### [What to work on]
Exact copies of the lines below, from the one with "Ein Samsung-Löffelbagger auf" up to and including the one with "Fotografía tomada en", are what this calls for; leave out pictures.

### [Data for the task]
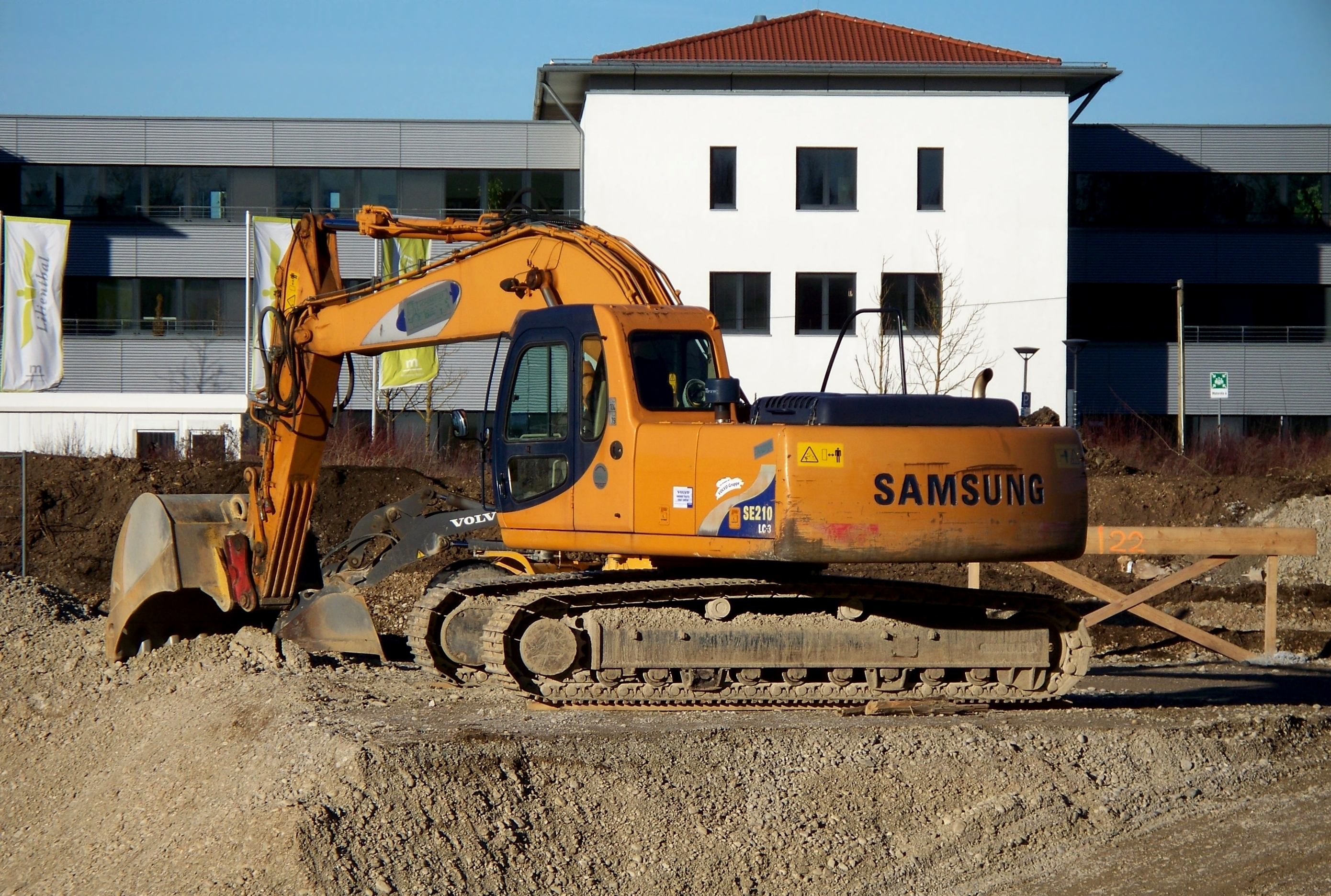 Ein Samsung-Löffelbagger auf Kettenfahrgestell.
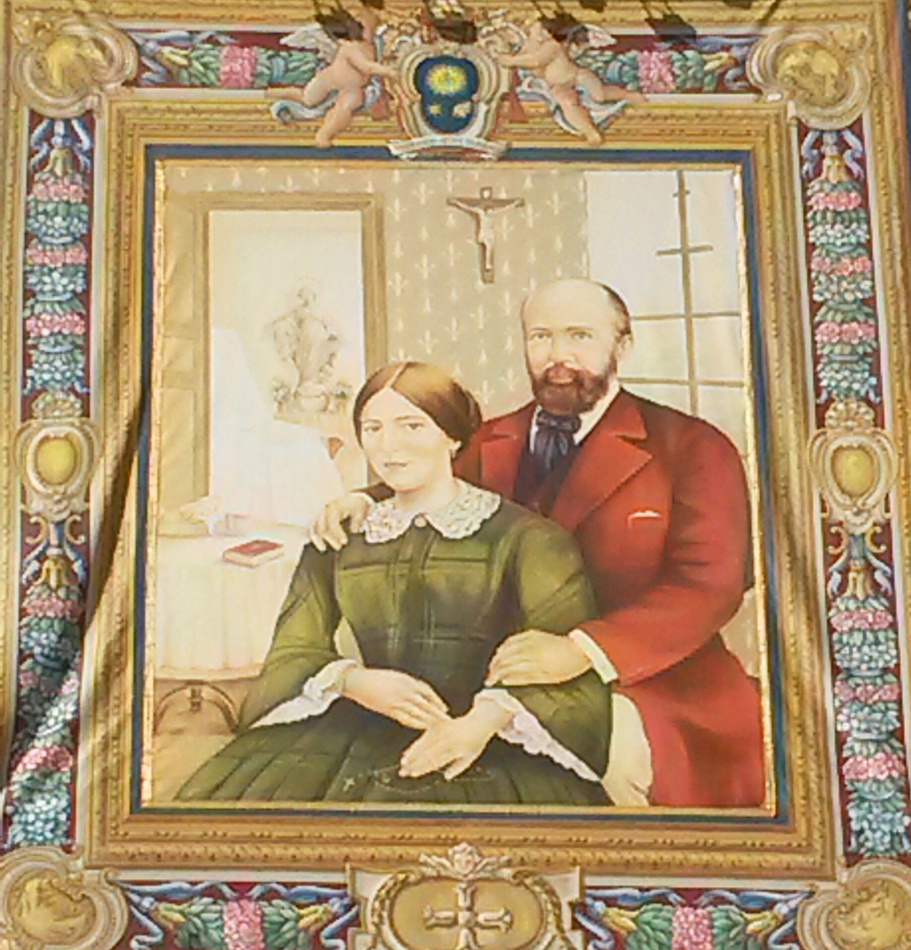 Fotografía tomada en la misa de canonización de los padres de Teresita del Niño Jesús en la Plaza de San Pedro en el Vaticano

* * *

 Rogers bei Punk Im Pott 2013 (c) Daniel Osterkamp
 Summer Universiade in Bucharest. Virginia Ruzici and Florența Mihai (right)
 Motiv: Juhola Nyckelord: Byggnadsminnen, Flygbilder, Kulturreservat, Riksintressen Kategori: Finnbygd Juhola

### [Solution]
 Ein Samsung-Löffelbagger auf Kettenfahrgestell.
 Fotografía tomada en la misa de canonización de los padres de Teresita del Niño Jesús en la Plaza de San Pedro en el Vaticano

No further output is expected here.